Items listed in a dataset
---------------

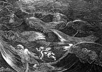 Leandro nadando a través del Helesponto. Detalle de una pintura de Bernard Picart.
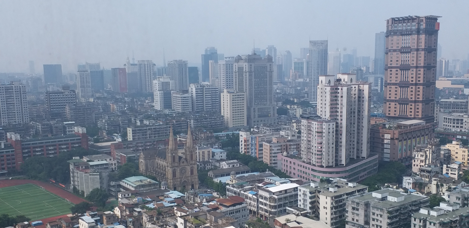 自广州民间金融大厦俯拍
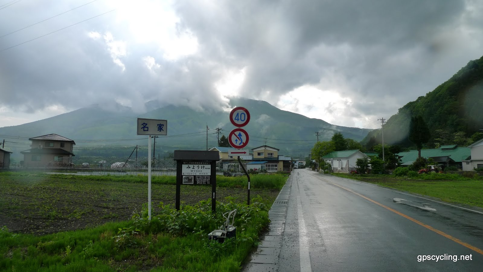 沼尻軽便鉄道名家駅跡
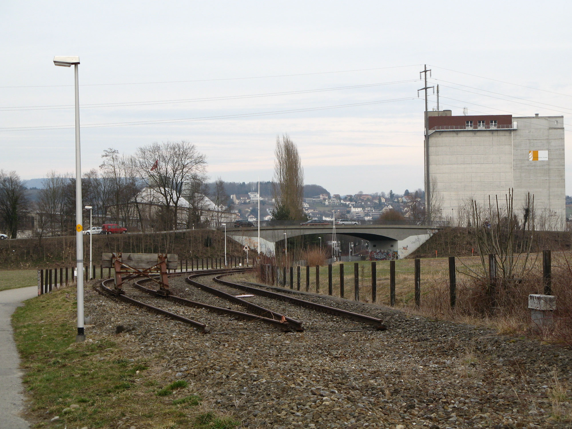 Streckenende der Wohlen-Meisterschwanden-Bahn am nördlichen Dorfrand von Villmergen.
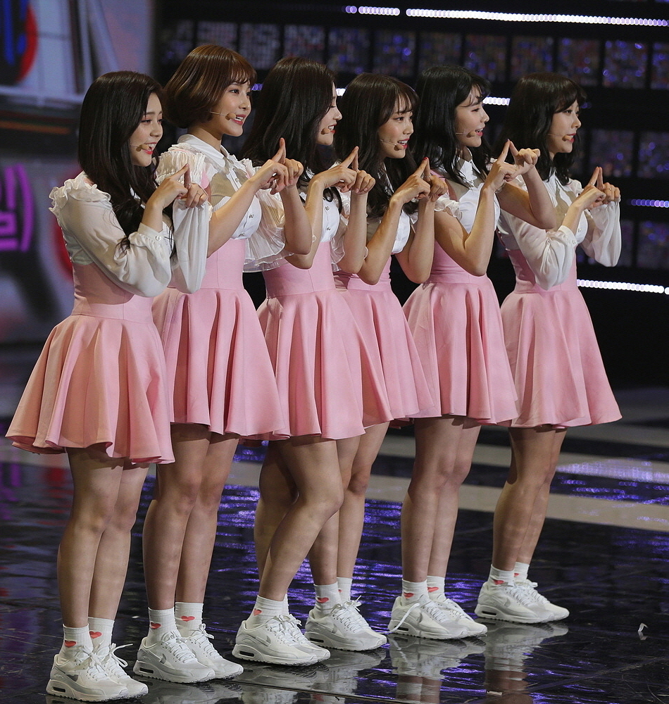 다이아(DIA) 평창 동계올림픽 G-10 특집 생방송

---------------

# Brief:
Leaving out the pictures, return exactly the lines from the one that contains "Streckenende der Wohlen-Meisterschwanden-Bahn" through the last line of the records above, inclusive.

# Solution to the exercise:
 Streckenende der Wohlen-Meisterschwanden-Bahn am nördlichen Dorfrand von Villmergen.
 다이아(DIA) 평창 동계올림픽 G-10 특집 생방송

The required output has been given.